Il nodo centrale della vicenda ruota attorno a una domanda tanto semplice quanto cruciale: che fine hanno fatto quegli SMS?
La Commissione, nel corso degli anni, ha fornito risposte contraddittorie: prima ha negato l’esistenza dei messaggi, poi ha sostenuto che non fossero archiviati come documenti ufficiali. Ma secondo la Corte, non basta negare: serve una motivazione concreta e verificabile.
Gli scambi tra von der Leyen e Bourla risalirebbero al 2021, nel pieno delle trattative che hanno portato all’acquisto di miliardi di euro in vaccini. Secondo la Corte, quei messaggi, pur se informali, rientrano a pieno titolo tra i documenti che devono essere accessibili ai cittadini europei, specialmente quando riguardano decisioni di tale impatto sociale, sanitario ed economico.
La battaglia per la trasparenza: vince la stampa, perde la Commissione
La richiesta di accesso agli SMS è stata inizialmente rigettata dalla Commissione europea con motivazioni considerate insufficienti e ambigue. In risposta, la giornalista ha avviato un ricorso legale, sostenuta da numerose organizzazioni per la libertà d'informazione.
Anche l’Ombudsman europeo e la Corte dei conti avevano espresso forti dubbi sulla gestione del caso da parte dell’esecutivo UE. Ora, con questa sentenza, la Corte ribadisce un concetto fondamentale: la trasparenza non è facoltativa, ma un obbligo che le istituzioni devono rispettare.
Un duro colpo per Ursula von der Leyen, a ridosso delle elezioni europee
Il tempismo del verdetto non potrebbe essere piĂą delicato. Arriva a poche settimane dal possibile annuncio di una ricandidatura di von der Leyen per un secondo mandato alla guida della Commissione.
La sentenza rischia di diventare un caso politico di rilievo, mettendo in discussione la gestione personale – e poco documentata – di un momento chiave della crisi pandemica.
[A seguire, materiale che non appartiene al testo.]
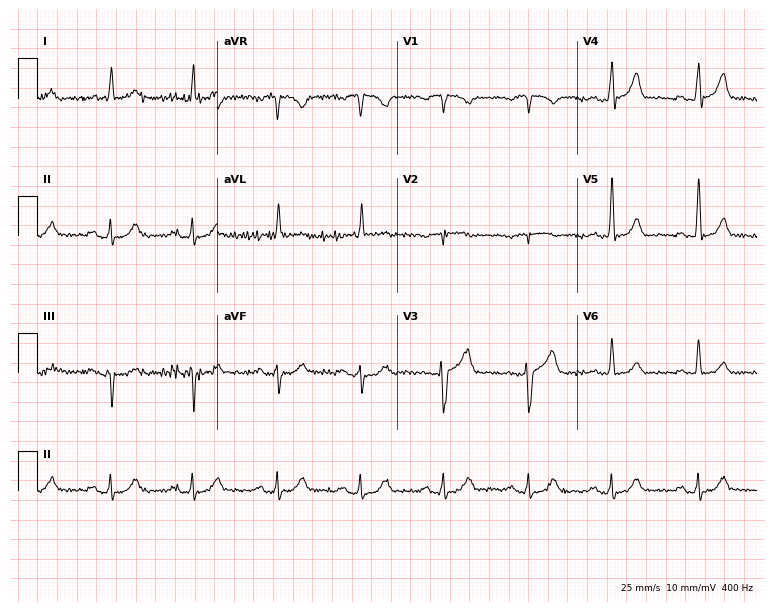
Electrocardiogram, a male, 79 years old. Of the six screened findings (first-degree AV block, right bundle branch block (RBBB), left bundle branch block (LBBB), sinus bradycardia, atrial fibrillation (AF), sinus tachycardia), none is recorded.

Non a caso, la reazione ufficiale da Bruxelles è stata fredda e distaccata: “Prendiamo atto della decisione e la esamineremo attentamente”, si legge in una nota, in attesa di chiarimenti futuri.
Una sentenza che rilancia il dibattito sull’accesso agli atti pubblici
Il caso solleva interrogativi profondi sul funzionamento interno delle istituzioni europee. In particolare, quale livello di trasparenza debba essere garantito quando i vertici dell’Unione prendono decisioni che influenzano milioni di cittadini.
Secondo la Corte, è chiaro: molto di più di quanto sia stato concesso finora. La gestione dei rapporti tra pubblico e privato, soprattutto in scenari di emergenza, non può prescindere dalla responsabilità pubblica e dalla tracciabilità degli atti.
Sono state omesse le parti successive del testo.